■ YOUR GOAL: Your copy of the listing should match it exactly, only without pictures.

■ DATA SUPPLIED:

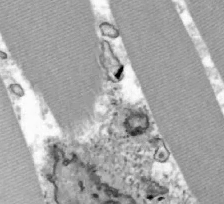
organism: Zebrafish
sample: Actinotrichia fibers
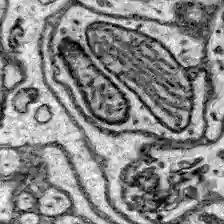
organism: Zebrafish
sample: Brain
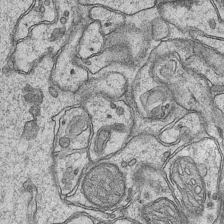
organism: Mouse
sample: CA1 Hippocampus
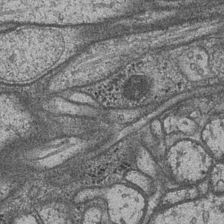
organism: Drosophila
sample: Optic medulla
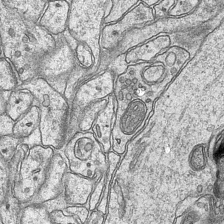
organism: Mouse
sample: CA1 Hippocampus
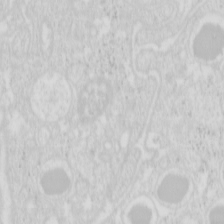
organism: Mouse
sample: Pancreas
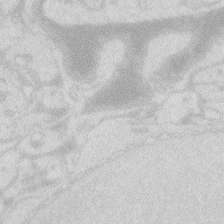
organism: Zebrafish
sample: Macrophage
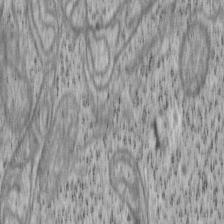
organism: Human
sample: HeLa cells
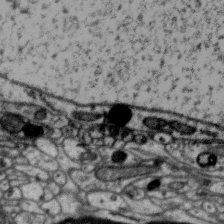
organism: Zebra finch
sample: Brain
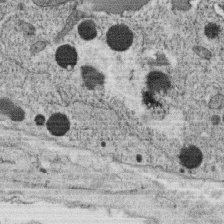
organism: C. elegans
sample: C. elegans oocyte; sperm cells
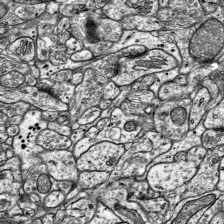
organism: Mouse
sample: Visual Cortex
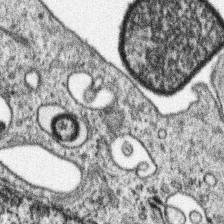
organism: Human
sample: HeLa cells
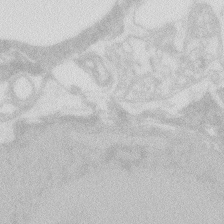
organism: Zebrafish
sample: Macrophage
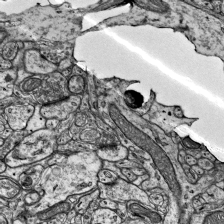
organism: Mouse
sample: Visual Cortex
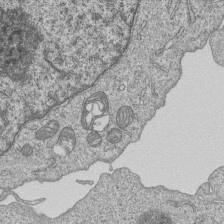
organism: Human
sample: MDA-MB-231 cells
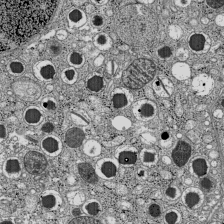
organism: C57BL Mouse
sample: Pancreatic islet
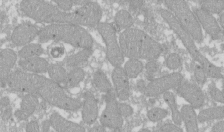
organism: Xenopus
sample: Cilia; centrioles in frog embryo cells
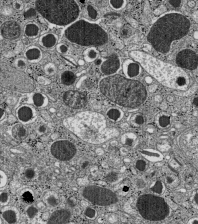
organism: C57BL Mouse
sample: Pancreatic islet
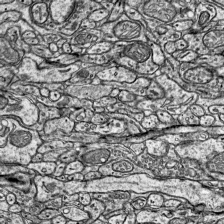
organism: Mouse
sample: Visual Cortex
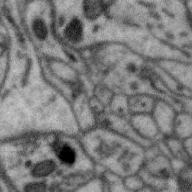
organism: Zebra finch
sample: Brain
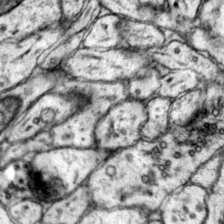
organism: Mouse
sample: Primary visual cortex
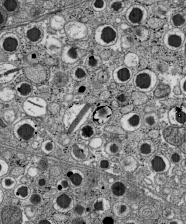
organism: C57BL Mouse
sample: Pancreatic islet
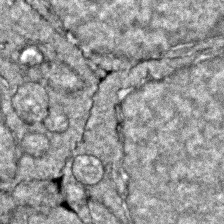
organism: Zebrafish
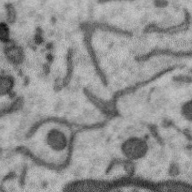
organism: Zebra finch
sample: Brain
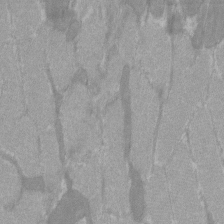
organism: C57BL Mouse
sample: Tibialis anterior muscle cell
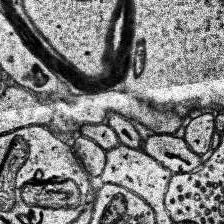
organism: Human
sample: Temporal Lobe
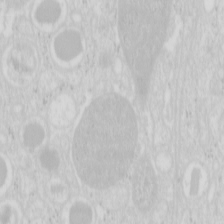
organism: Mouse
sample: Pancreas
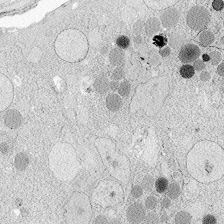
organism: Zebrafish
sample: Whole-Brain
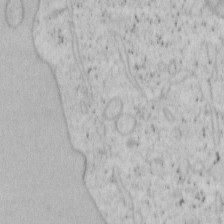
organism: Human
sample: HeLa cells
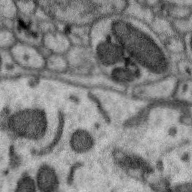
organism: Zebra finch
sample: Brain
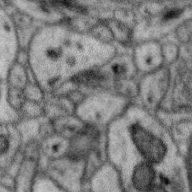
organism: Zebra finch
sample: Brain
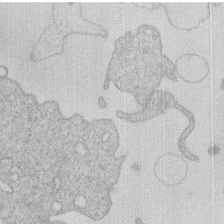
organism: Human
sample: Macrophage cells
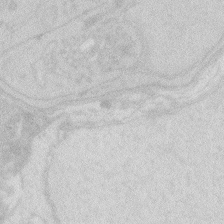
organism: Zebrafish
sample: Macrophage
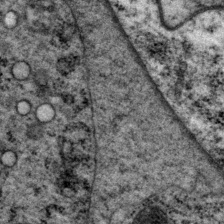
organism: P. pacificus
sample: Pharynx
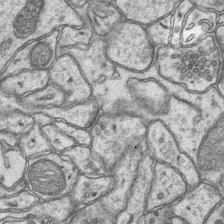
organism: Mouse
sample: CA1 Hippocampus
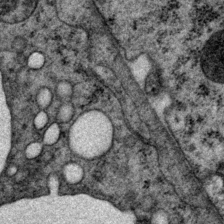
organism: P. pacificus
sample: Pharynx
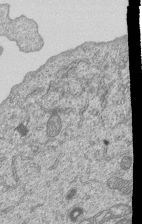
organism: Human
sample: MDA-MB-231 cells
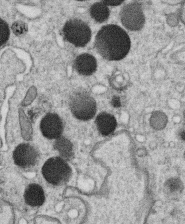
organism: C. elegans
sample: C. elegans oocyte; sperm cells
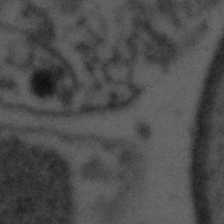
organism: Tuwongella immobilis
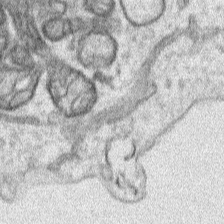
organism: Human
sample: Mitochondria in HCT116 cells
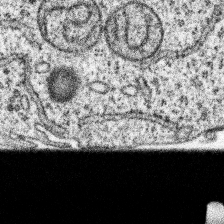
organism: Human
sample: HeLa cells
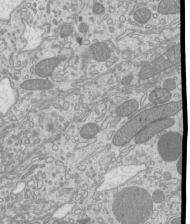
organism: Mouse
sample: Cilia; mouse epididymis
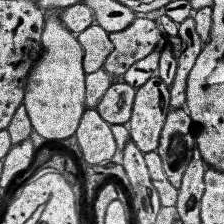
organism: Human
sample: Temporal Lobe
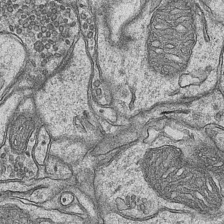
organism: Mouse
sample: CA1 Hippocampus
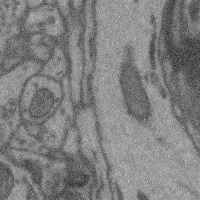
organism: Mouse
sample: Cerebral cortex
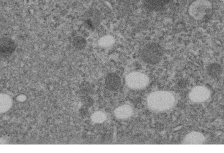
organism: C. elegans
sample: C. elegans embryo early stage
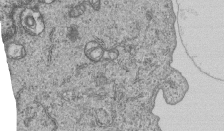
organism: Human
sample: MDA-MB-231 cells
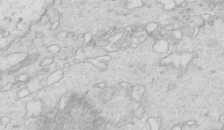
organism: Mouse
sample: Multiciliated cells
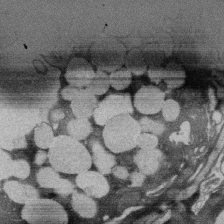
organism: Rat
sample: Salivary granule
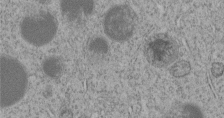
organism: C. elegans
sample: C. elegans embryo early stage
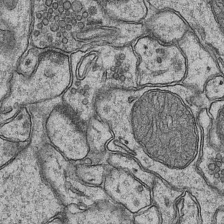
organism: Mouse
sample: CA1 Hippocampus
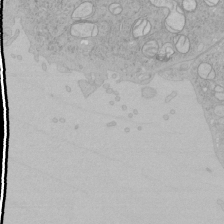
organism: Human
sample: Mitochondria in HCT116 cells
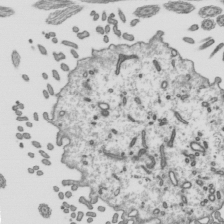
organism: Mouse
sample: Mouse epididymis efferent ductule cilia
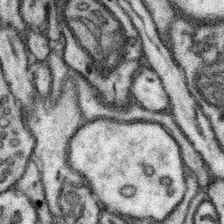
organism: Mouse
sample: Somatosensory cortex neuropil
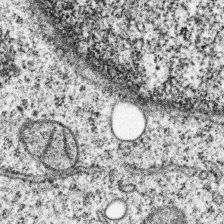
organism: Human
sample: HeLa cells
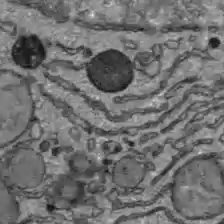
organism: C57BL Mouse
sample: Liver
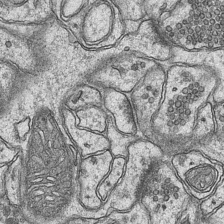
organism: Mouse
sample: CA1 Hippocampus
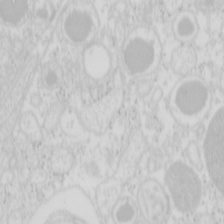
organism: Mouse
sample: Pancreas
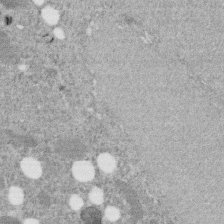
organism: C. elegans
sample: C. elegans embryo early stage
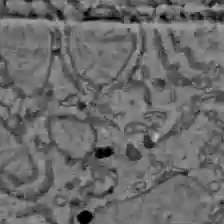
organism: C57BL Mouse
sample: Liver
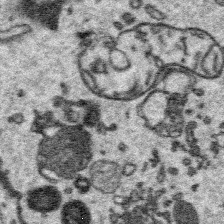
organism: Platynereis dumerilii
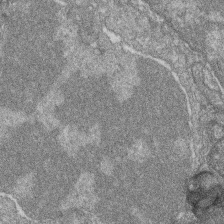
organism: Zebrafish
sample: Cilia; retinal pigment epithelium
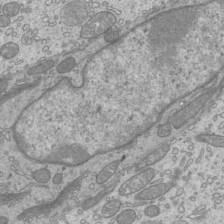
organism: Mouse
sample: Cilia; mouse epididymis
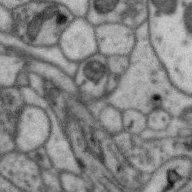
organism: Zebra finch
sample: Brain
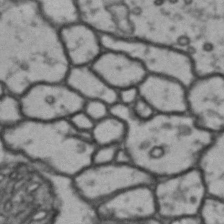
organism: Drosophila
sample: Brain
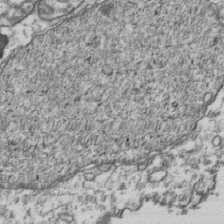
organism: Human
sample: Activated Jurkat CD4+ T cells
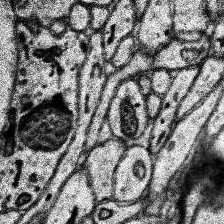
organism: Human
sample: Temporal Lobe
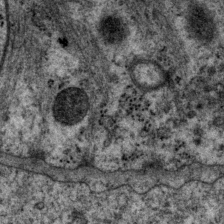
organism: P. pacificus
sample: Pharynx
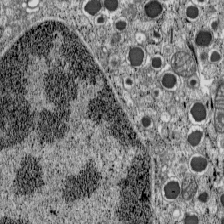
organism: C57BL Mouse
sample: Pancreatic islet
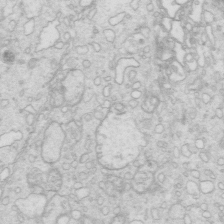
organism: Mouse
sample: Multiciliated cells
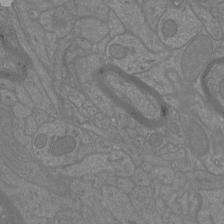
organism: Mouse
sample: Cortical neurons
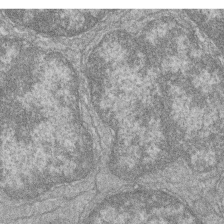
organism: Zebrafish
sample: Cilia; retinal pigment epithelium
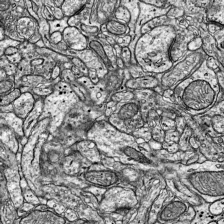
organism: Mouse
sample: Visual Cortex
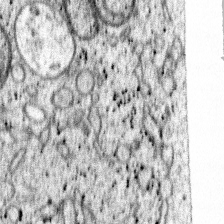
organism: Human
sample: HeLa cells
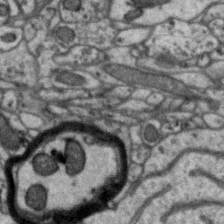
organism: Zebra finch
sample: Brain
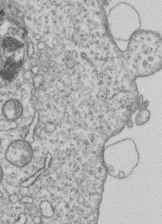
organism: Human
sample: MDA-MB-231 cells
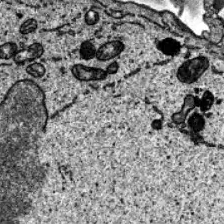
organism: Human
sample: HeLa cells
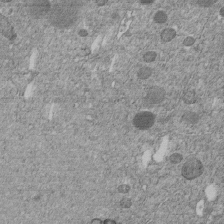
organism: C. elegans
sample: C. elegans embryo early stage
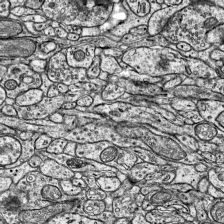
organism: Mouse
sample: Visual Cortex
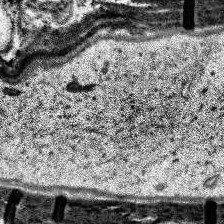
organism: Human
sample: Temporal Lobe
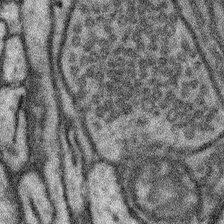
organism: Mouse
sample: Somatosensory cortex neuropil
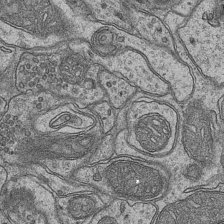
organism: Mouse
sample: CA1 Hippocampus
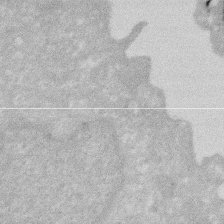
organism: Human
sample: HIV infected U937 cells
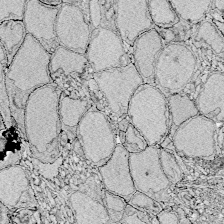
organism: Zebrafish
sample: Whole-Brain
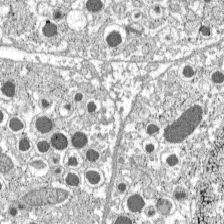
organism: C57BL Mouse
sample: Pancreatic islet
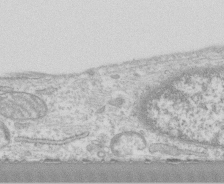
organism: Human
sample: CRL-1474
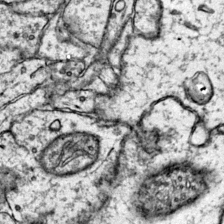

■ WORKED SOLUTION:
organism: Zebrafish
sample: Actinotrichia fibers
organism: Zebrafish
sample: Brain
organism: Mouse
sample: CA1 Hippocampus
organism: Drosophila
sample: Optic medulla
organism: Mouse
sample: CA1 Hippocampus
organism: Mouse
sample: Pancreas
organism: Zebrafish
sample: Macrophage
organism: Human
sample: HeLa cells
organism: Zebra finch
sample: Brain
organism: C. elegans
sample: C. elegans oocyte; sperm cells
organism: Mouse
sample: Visual Cortex
organism: Human
sample: HeLa cells
organism: Zebrafish
sample: Macrophage
organism: Mouse
sample: Visual Cortex
organism: Human
sample: MDA-MB-231 cells
organism: C57BL Mouse
sample: Pancreatic islet
organism: Xenopus
sample: Cilia; centrioles in frog embryo cells
organism: C57BL Mouse
sample: Pancreatic islet
organism: Mouse
sample: Visual Cortex
organism: Zebra finch
sample: Brain
organism: Mouse
sample: Primary visual cortex
organism: C57BL Mouse
sample: Pancreatic islet
organism: Zebrafish
organism: Zebra finch
sample: Brain
organism: C57BL Mouse
sample: Tibialis anterior muscle cell
organism: Human
sample: Temporal Lobe
organism: Mouse
sample: Pancreas
organism: Zebrafish
sample: Whole-Brain
organism: Human
sample: HeLa cells
organism: Zebra finch
sample: Brain
organism: Zebra finch
sample: Brain
organism: Human
sample: Macrophage cells
organism: Zebrafish
sample: Macrophage
organism: P. pacificus
sample: Pharynx
organism: Mouse
sample: CA1 Hippocampus
organism: P. pacificus
sample: Pharynx
organism: Human
sample: MDA-MB-231 cells
organism: C. elegans
sample: C. elegans oocyte; sperm cells
organism: Tuwongella immobilis
organism: Human
sample: Mitochondria in HCT116 cells
organism: Human
sample: HeLa cells
organism: Mouse
sample: Cilia; mouse epididymis
organism: Human
sample: Temporal Lobe
organism: Mouse
sample: CA1 Hippocampus
organism: Mouse
sample: Cerebral cortex
organism: C. elegans
sample: C. elegans embryo early stage
organism: Human
sample: MDA-MB-231 cells
organism: Mouse
sample: Multiciliated cells
organism: Rat
sample: Salivary granule
organism: C. elegans
sample: C. elegans embryo early stage
organism: Mouse
sample: CA1 Hippocampus
organism: Human
sample: Mitochondria in HCT116 cells
organism: Mouse
sample: Mouse epididymis efferent ductule cilia
organism: Mouse
sample: Somatosensory cortex neuropil
organism: Human
sample: HeLa cells
organism: C57BL Mouse
sample: Liver
organism: Mouse
sample: CA1 Hippocampus
organism: Mouse
sample: Pancreas
organism: C. elegans
sample: C. elegans embryo early stage
organism: C57BL Mouse
sample: Liver
organism: Platynereis dumerilii
organism: Zebrafish
sample: Cilia; retinal pigment epithelium
organism: Mouse
sample: Cilia; mouse epididymis
organism: Zebra finch
sample: Brain
organism: Drosophila
sample: Brain
organism: Human
sample: Activated Jurkat CD4+ T cells
organism: Human
sample: Temporal Lobe
organism: P. pacificus
sample: Pharynx
organism: C57BL Mouse
sample: Pancreatic islet
organism: Mouse
sample: Multiciliated cells
organism: Mouse
sample: Cortical neurons
organism: Zebrafish
sample: Cilia; retinal pigment epithelium
organism: Mouse
sample: Visual Cortex
organism: Human
sample: HeLa cells
organism: Zebra finch
sample: Brain
organism: Human
sample: MDA-MB-231 cells
organism: Human
sample: HeLa cells
organism: C. elegans
sample: C. elegans embryo early stage
organism: Mouse
sample: Visual Cortex
organism: Human
sample: Temporal Lobe
organism: Mouse
sample: Somatosensory cortex neuropil
organism: Mouse
sample: CA1 Hippocampus
organism: Human
sample: HIV infected U937 cells
organism: Zebrafish
sample: Whole-Brain
organism: C57BL Mouse
sample: Pancreatic islet
organism: Human
sample: CRL-1474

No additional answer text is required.